# HELP___I need to sponsor 3 bad ass cars___ASAP



## nomov8 (Dec 9, 2002)

go to my web site if you dont know what I do
www.secondskinaudio.com


so my NEW website is being worked on and is scheduled to be done by September 1st.
One of the sections of the site is going to be user rides. so I need a few cars in there.
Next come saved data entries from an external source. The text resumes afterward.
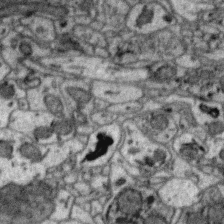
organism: Zebra finch
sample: Brain
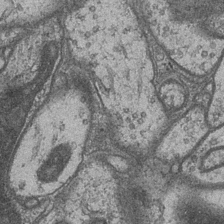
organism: Drosophila
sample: Optic medulla
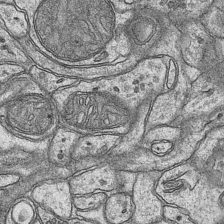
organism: Mouse
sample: CA1 Hippocampus
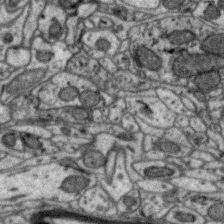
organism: Zebra finch
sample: Brain
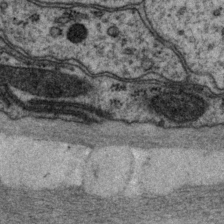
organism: P. pacificus
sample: Pharynx
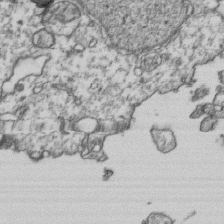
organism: Human
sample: Activated Jurkat CD4+ T cells
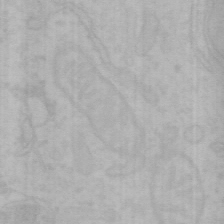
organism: Mouse
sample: Choroid plexus
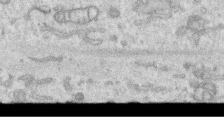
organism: Human
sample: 1205lu cells
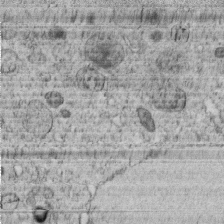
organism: C. elegans
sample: C. elegans embryo early stage
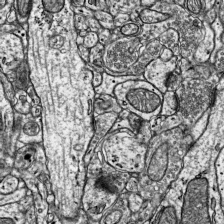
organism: Mouse
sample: Visual Cortex
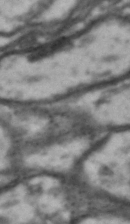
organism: Drosophila
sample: Brain
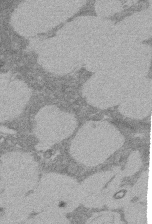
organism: Rat
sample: Salivary granule
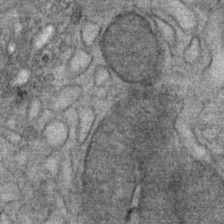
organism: Mouse
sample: Mouse Salivary gland
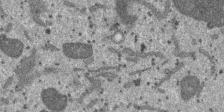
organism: Human
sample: Lung epithelial cells infected with SARS-CoV-2
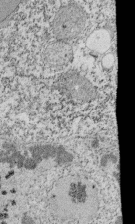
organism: Tetrahymena
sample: Cilia in tetrahymena
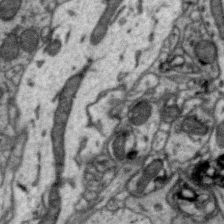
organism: Zebra finch
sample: Brain
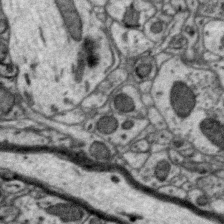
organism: Zebra finch
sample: Brain
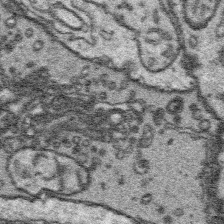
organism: Platynereis dumerilii
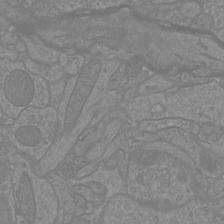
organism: Mouse
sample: Cortical neurons
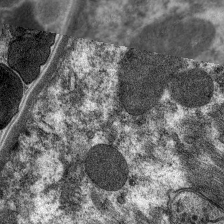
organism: C. elegans
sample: Pharynx
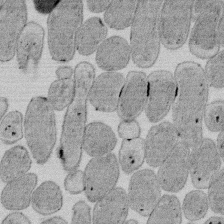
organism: E. coli
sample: Bacterial nucleoid
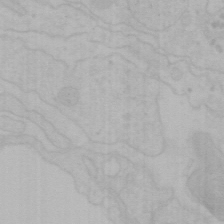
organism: Mouse
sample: Choroid plexus
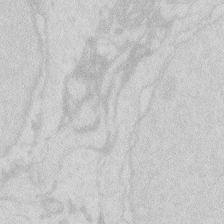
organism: Zebrafish
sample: Macrophage
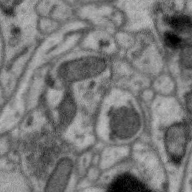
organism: Zebra finch
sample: Brain
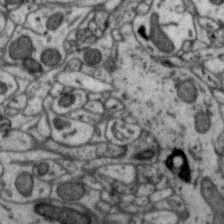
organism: Zebra finch
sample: Brain
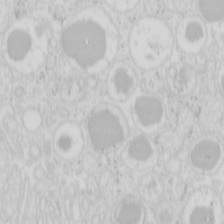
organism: Mouse
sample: Pancreas
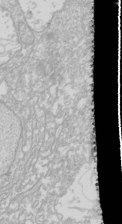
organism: Drosophila
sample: Cell division; meiosis; drosophila spermatocytes
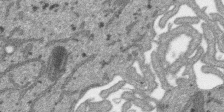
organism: Human
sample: Lung epithelial cells infected with SARS-CoV-2
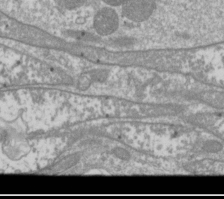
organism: Drosophila
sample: Cell division; meiosis; drosophila spermatocytes
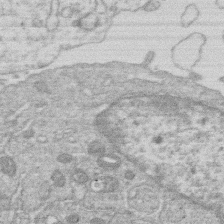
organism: Human
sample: Macrophage cells
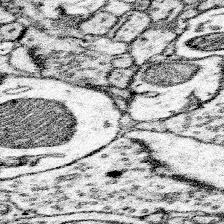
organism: Mouse
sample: Somatosensory cortex neuropil
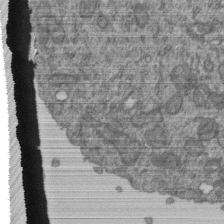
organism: Human
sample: Retinal organoid Rod and Cone cells
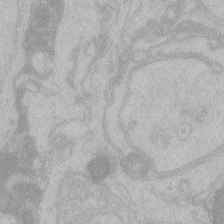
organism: Zebrafish
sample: Macrophage infected with Toxoplasma gondii
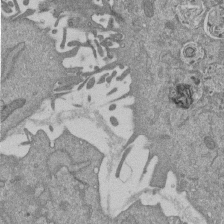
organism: Mouse
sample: ED-1 cell nuclei; centrioles
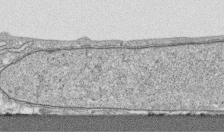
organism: Human
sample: CRL-1474
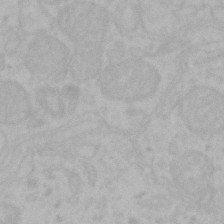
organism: Mouse
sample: Choroid plexus
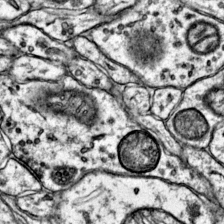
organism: Mouse
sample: Primary visual cortex
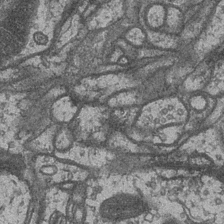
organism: Drosophila
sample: Optic medulla
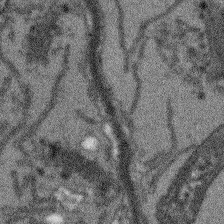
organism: Arabidopsis thaliana
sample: Root tip
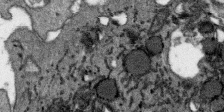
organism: Human
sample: Lung epithelial cells, uninfected (mock) control
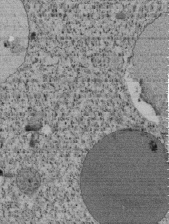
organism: Tetrahymena
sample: Cilia in tetrahymena
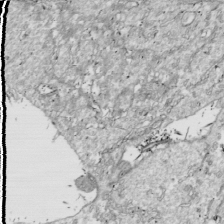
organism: Drosophila
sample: Cell division; meiosis; drosophila spermatocytes
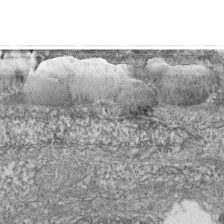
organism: Zebrafish
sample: Cilia; retinal pigment epithelium
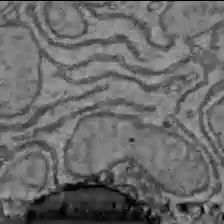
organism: C57BL Mouse
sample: Liver
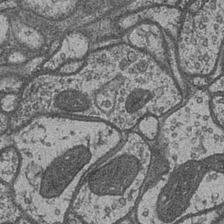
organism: Drosophila
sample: Optic medulla
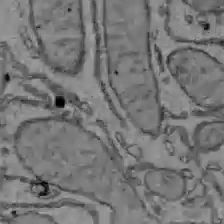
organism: C57BL Mouse
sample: Liver
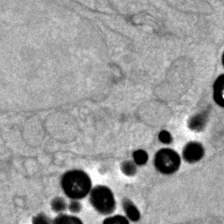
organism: Zebrafish
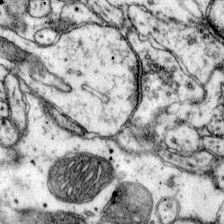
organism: Mouse
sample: Primary visual cortex
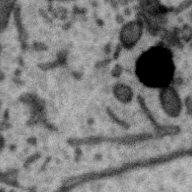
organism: Zebra finch
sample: Brain
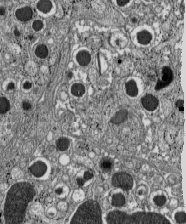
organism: C57BL Mouse
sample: Pancreatic islet
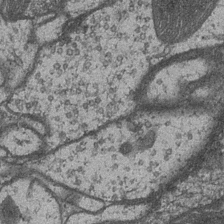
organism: Drosophila
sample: Optic medulla
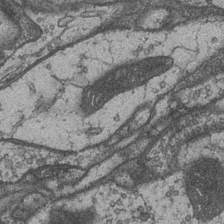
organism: Drosophila
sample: Optic medulla
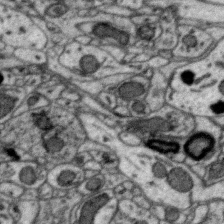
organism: Zebra finch
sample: Brain
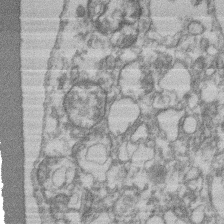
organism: Mouse
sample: T cell stromal cell synapse
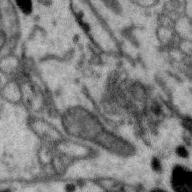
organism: Zebra finch
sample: Brain
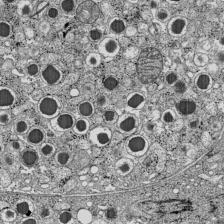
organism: C57BL Mouse
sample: Pancreatic islet
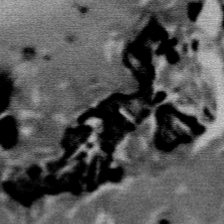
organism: Mouse
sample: Mouse Salivary gland
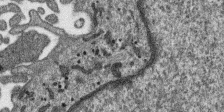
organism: Human
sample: Lung epithelial cells infected with SARS-CoV-2
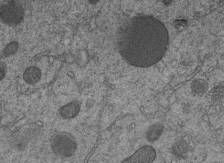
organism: C. elegans
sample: C. elegans embryo early stage
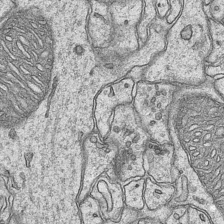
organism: Mouse
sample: CA1 Hippocampus
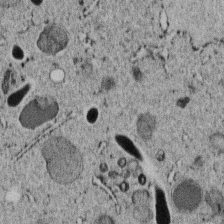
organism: C. elegans
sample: C. elegans embryo early stage
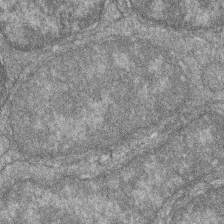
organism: Zebrafish
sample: Cilia; retinal pigment epithelium
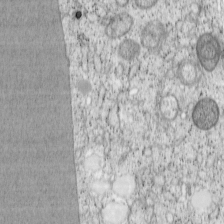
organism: African green monkey
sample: COS-7 cells
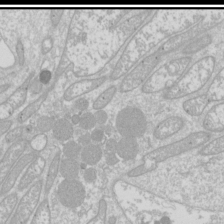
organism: Drosophila
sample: Cell division; meiosis; drosophila spermatocytes
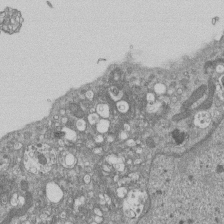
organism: Mouse
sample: ED-1 cell nuclei; centrioles
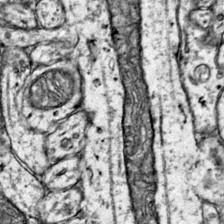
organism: Mouse
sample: Primary visual cortex
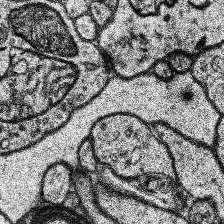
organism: Human
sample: Temporal Lobe
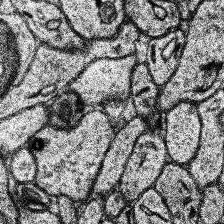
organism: Human
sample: Temporal Lobe
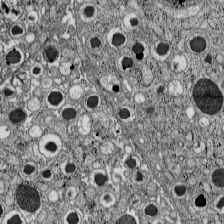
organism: C57BL Mouse
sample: Pancreatic islet
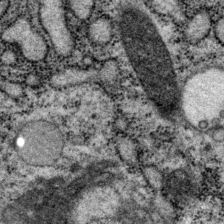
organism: P. pacificus
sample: Pharynx

I have pics from sone of the installs I have gotten already, but need some bad ass rides in there.
here is the deal
I need 3 ppl to "semi-sponsor" you get the material at half price off the forum discounted price shipped for free.  

here are the conditions:

1. over 500 posts on this or another car audio forum, not all in the off topic sections. not combined
2. you will install the material within *1 week* of its arrival
3. you will take tons of install pictures & document progress
4. you *email* the pics to me within 2 days, and agree to allow me to post them on my site as property of my own.
5. you gotta have a bad ass ride. no ghetto cruisers.


please send me the following information 

1. your cars description. pics would help
2. performance, exterior and interior modifications
3. sound system components


send this to [email protected]
and write sponsorship in the subject line


----------



## Token Moron (Mar 28, 2003)

my car is not exactly bad ass, i wish it was.....u can check it out at www.cardomain.com/id/illestrice

lol


----------



## PrOxLaMuS© (Aug 11, 2002)

hey you can check out my car....
i think it's some old school bad ass...

- 3 10" MtX subs, Kenwood Excelon Headunit, Apline Type S (titanium coated) 4" 2-way speakers, and an MtX 8000 series amplifier!
- No engine or body mods except my 15" Western Mags and new Headers and Exhuast within 3 weeks... I am trying to keep it all original... it is 25 years old ya know

















See more pics at www.cardomain.com/id/pr0xlamus


----------



## kbrassfi (Aug 1, 2002)

sent an email


----------



## LIUSPEED (May 29, 2002)

ive seen kbrassfi car and system ! i can vouch that it REALLY sweet looking.


----------